If carefully planned, GH2 can induce a geopolitical shift in production, trade and energy security to the benefit of the Global South. As discussed in the anchor piece for this GH2 series, countries in the Global South are likely to benefit from new paths to industrialization which a shift to GH2 would create, thereby generating new jobs and additional welfare benefits. The relocation of manufacturing would be most suited for industrial commodities such as aluminium, ammonia, iron, jet fuel and methanol. Three elements can drive this phenomenon2, namely (i) the willingness of industrial agglomerates to relocate; (ii) the cost of transporting finished or semi-finished products compared to the transport of energy, and (iii) the cost of energy.

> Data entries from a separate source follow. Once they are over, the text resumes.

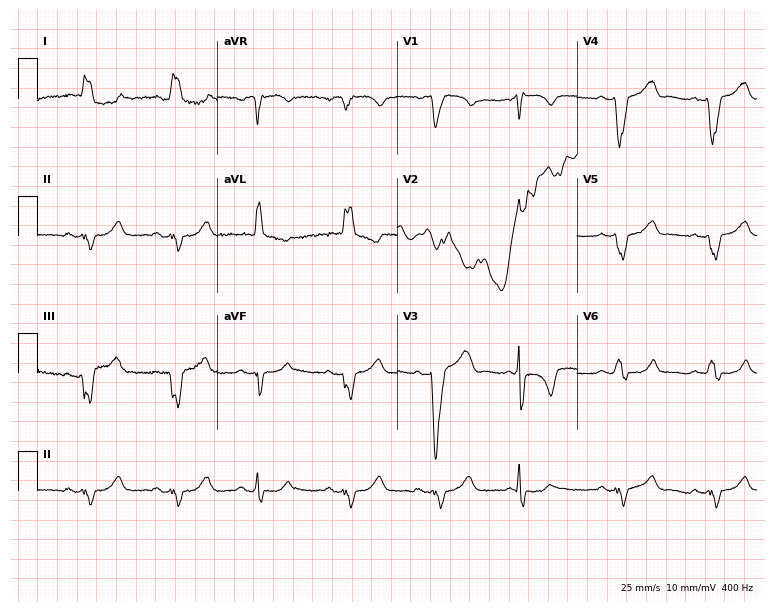
Electrocardiogram (7.3-second recording at 400 Hz), a woman, 70 years old. Of the six screened findings (first-degree AV block, right bundle branch block, left bundle branch block, sinus bradycardia, atrial fibrillation, sinus tachycardia), none is recorded.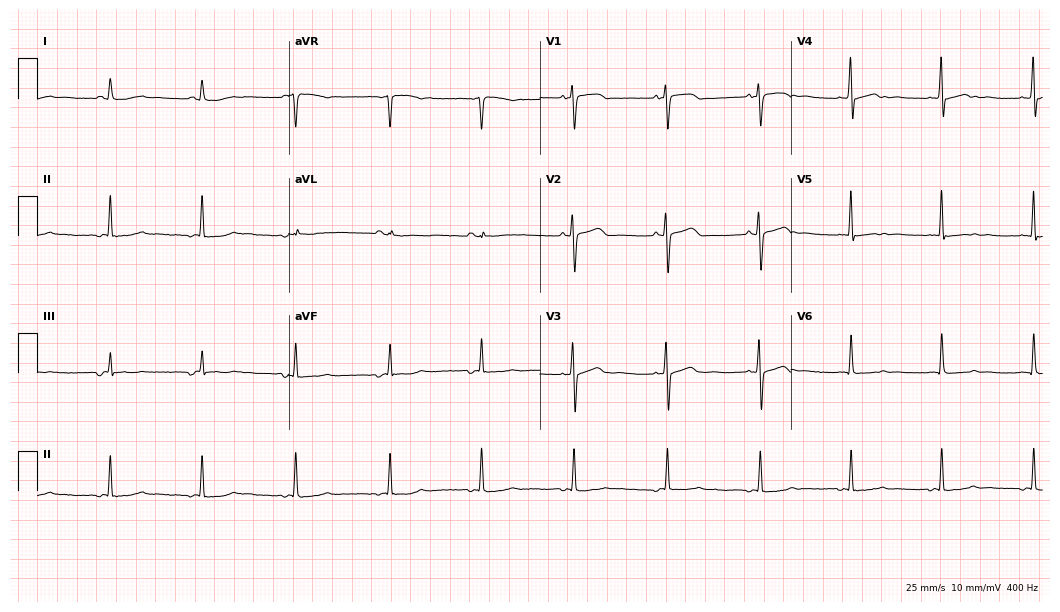
Standard 12-lead ECG recorded from a 68-year-old female patient (10.2-second recording at 400 Hz). None of these six findings is recorded: first-degree AV block, right bundle branch block, left bundle branch block, sinus bradycardia, atrial fibrillation, sinus tachycardia.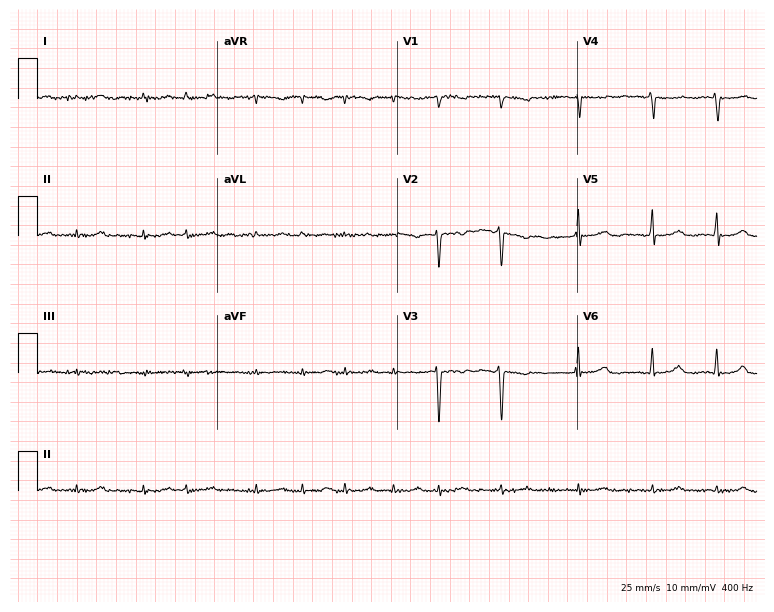
Resting 12-lead electrocardiogram (7.3-second recording at 400 Hz). Patient: a 63-year-old female. None of these six findings is recorded: first-degree AV block, right bundle branch block, left bundle branch block, sinus bradycardia, atrial fibrillation, sinus tachycardia.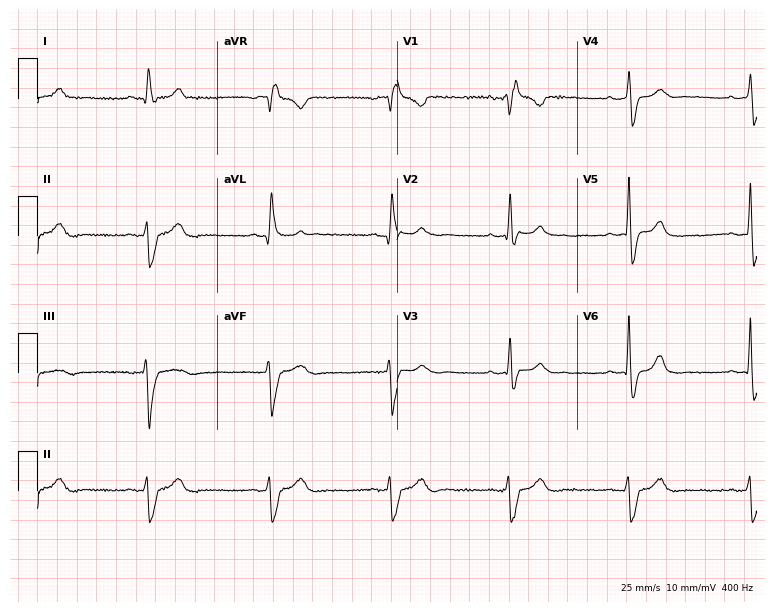
Standard 12-lead ECG recorded from a 70-year-old female (7.3-second recording at 400 Hz). The tracing shows right bundle branch block (RBBB), sinus bradycardia (a sinus rate of 50 beats per minute or less).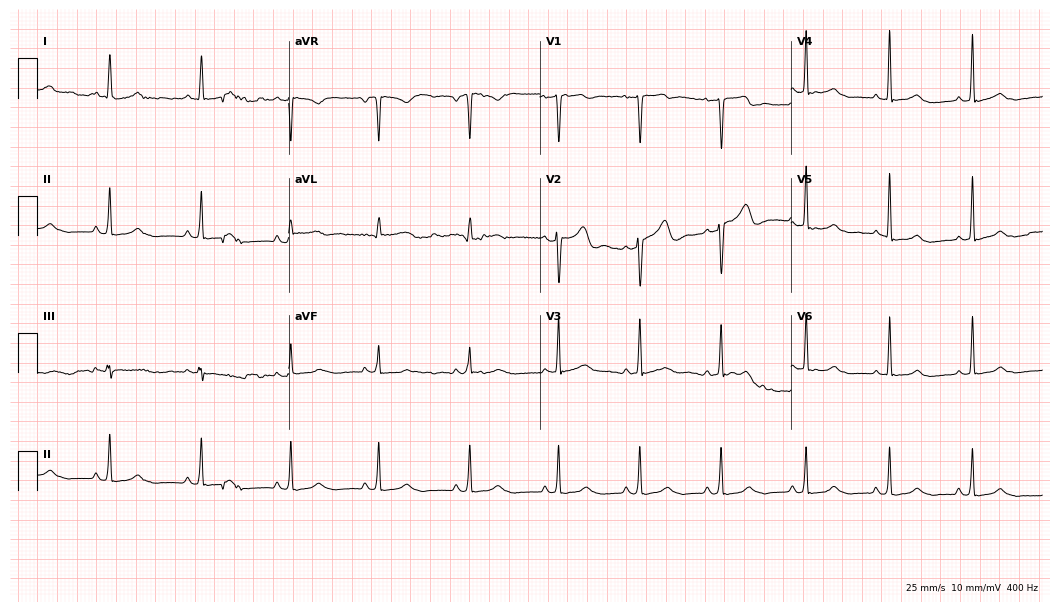
Resting 12-lead electrocardiogram. Patient: a 37-year-old female. Read as a normal ECG.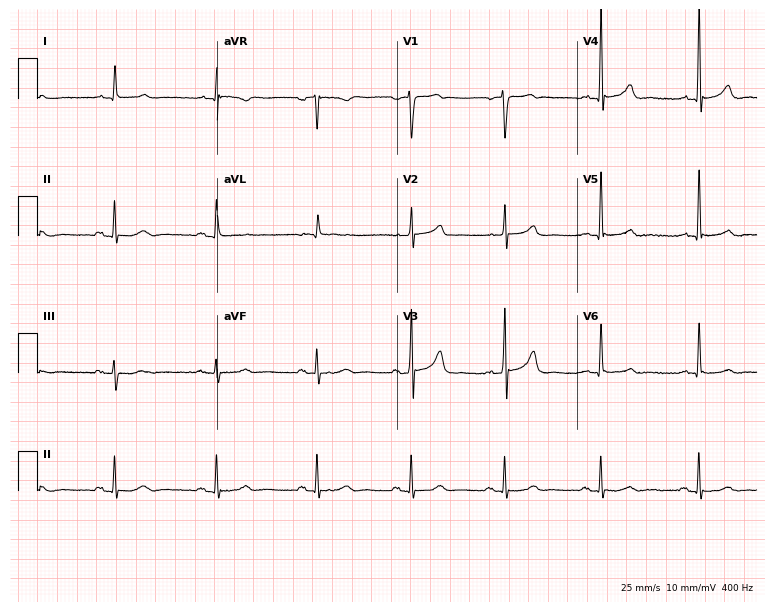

Setting up new production facilities in renewables-rich countries does not necessarily imply the closure of plants elsewhere. On the contrary, the energy transition offers scope for growth in many industries. More ammonia will be needed to fuel international shipping and more steel will be required, given the expected population growth and the energy sector’s new infrastructure requirements.
Transporting green goods will be cheaper than transporting GH2. Energy-intensive industries have the opportunity to establish new facilities in countries with low-cost renewable surpluses, exporting semi-finished products (e.g. reduced iron) or finished goods (e.g. cars); the cost of energy may be a key factor in their decision.
The potential of renewable energy and land availability in the Global South create a major competitive advantage for regions with surplus renewable resources to become sites of green industrialization. Even though the cost of renewables is falling across the globe, sizeable differences in terms of cost between countries and regions remain. Therefore, energy sector policies to reduce the political, regulatory and financial risks that renewable energy developers might face are instrumental for decarbonizing the local energy sector and attracting green industrialization.
Industrial policies to support GH2 supply and demand are still in their infancy and are mostly drawn from policies that were once used to promote the uptake of renewable energy. Yet differences between the two cases exist and adjustments will have to be made as we learn by doing. Nevertheless, this should not prevent any country from establishing a GH2 sector and from sharing its experiences.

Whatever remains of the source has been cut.